Arcivescovo e martire

 
NascitaVI secolo
MorteRouen, 586
Venerato daChiesa cattolica
CanonizzazionePre-canonizzazione
Ricorrenza14 aprile
AttributiBastone pastorale, palma

Pretestato (... – Rouen, 25 febbraio 586) è stato un arcivescovo franco, arcivescovo di Rouen dal 549: è venerato come santo e martire dalla Chiesa cattolica.

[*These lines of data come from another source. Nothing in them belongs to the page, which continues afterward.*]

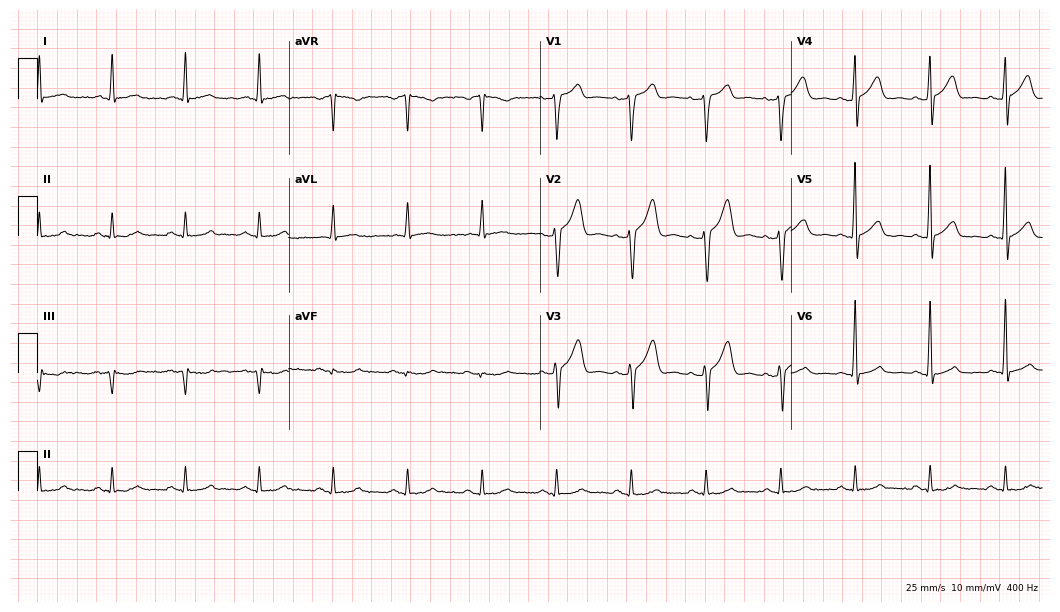
12-lead ECG from a man, 52 years old. No first-degree AV block, right bundle branch block (RBBB), left bundle branch block (LBBB), sinus bradycardia, atrial fibrillation (AF) or sinus tachycardia recorded for this tracing. Only these six findings were labelled.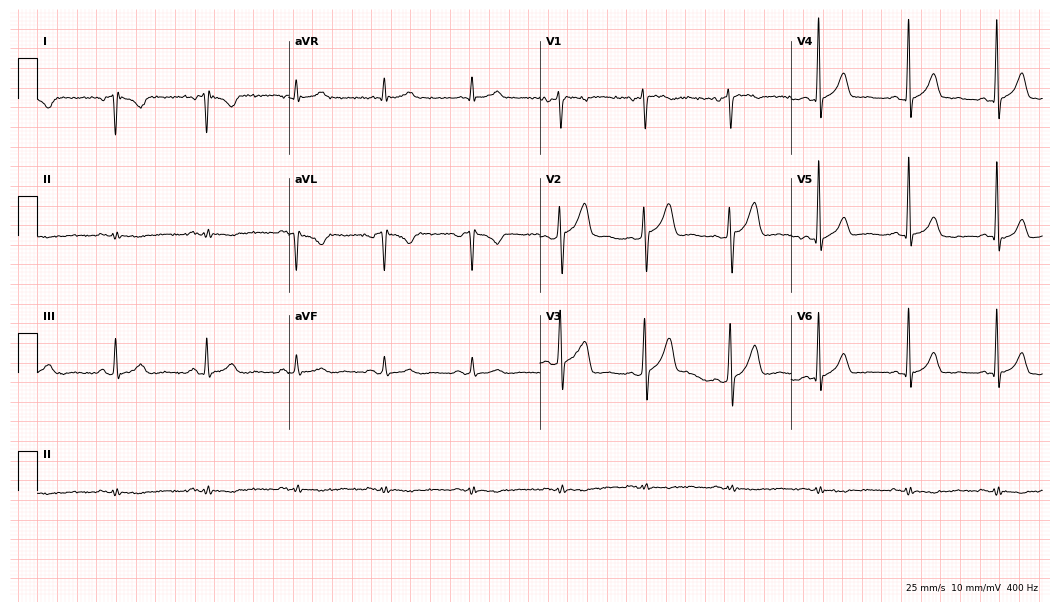
Standard 12-lead ECG recorded from a male, 40 years old. Read as a normal ECG.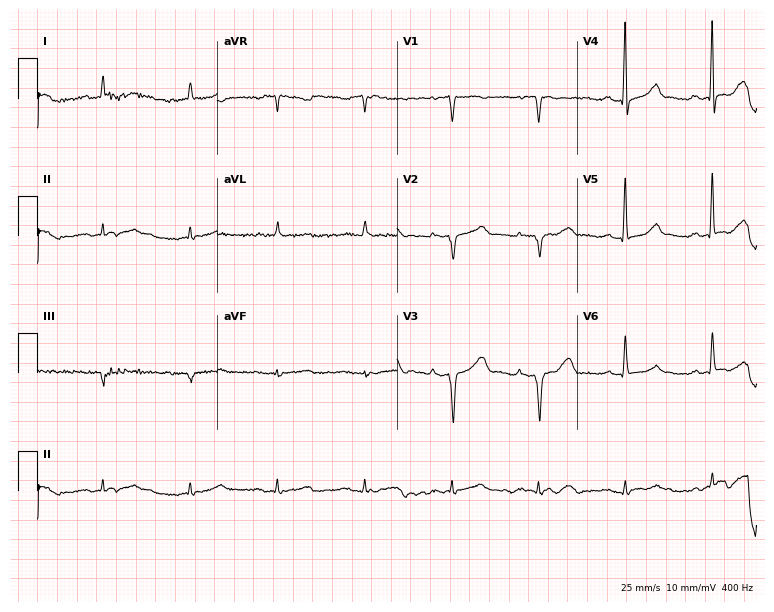
Resting 12-lead electrocardiogram (7.3-second recording at 400 Hz). Patient: a male, 74 years old. Read as a normal ECG.

Biografia[modifica | modifica wikitesto]

Pretestato fu eletto vescovo della città di Rouen nel 549. Denunciò pubblicamente i crimini della regina Fredegonda: aveva istigato Chilperico I, di cui era la favorita, a far uccidere le prime due mogli, Audovera e Galsuinda, per poi sposarlo; aveva poi fatto uccidere suo cognato Sigeberto I, che stava per conquistare il regno di suo marito.

Celebrò anche il matrimonio di Brunechilde, vedova di Sigeberto, con Meroveo, figlio di primo letto di Chilperico I, compromettendo i piani di Fredegonda di far ereditare la corona di Neustria da suo figlio Clotario II.

Per questi motivi, Chilperico e Fredegonda convocarono nel 577 un concilio a Parigi per deporlo e, nonostante la difesa del suo grande amico Gregorio di Tours, Pretestato fu costretto dal re ad ammettere pubblicamente che le false accuse contro di lui erano vere, e che aveva partecipato alla congiura di Meroveo che voleva impadronirsi del trono. Fu quindi esiliato sull'isola di Jersey. Nel 584, morto Chilperico I, un nuovo concilio convocato da Gontrano a Mâcon riabilitò Pretestato e lo reintegrò come vescovo di Rouen.

Il vescovo continuò a condannare apertamente Fredegonda per i suoi crimini. Esasperata, la regina lo fece assassinare nella cattedrale di Rouen mentre si preparava a celebrare la messa: questo avvenne il 25 febbraio 586 o, secondo altre fonti, il 14 aprile dello stesso anno, domenica delle palme.

È ascritto al Martirologio Romano al giorno 14 aprile.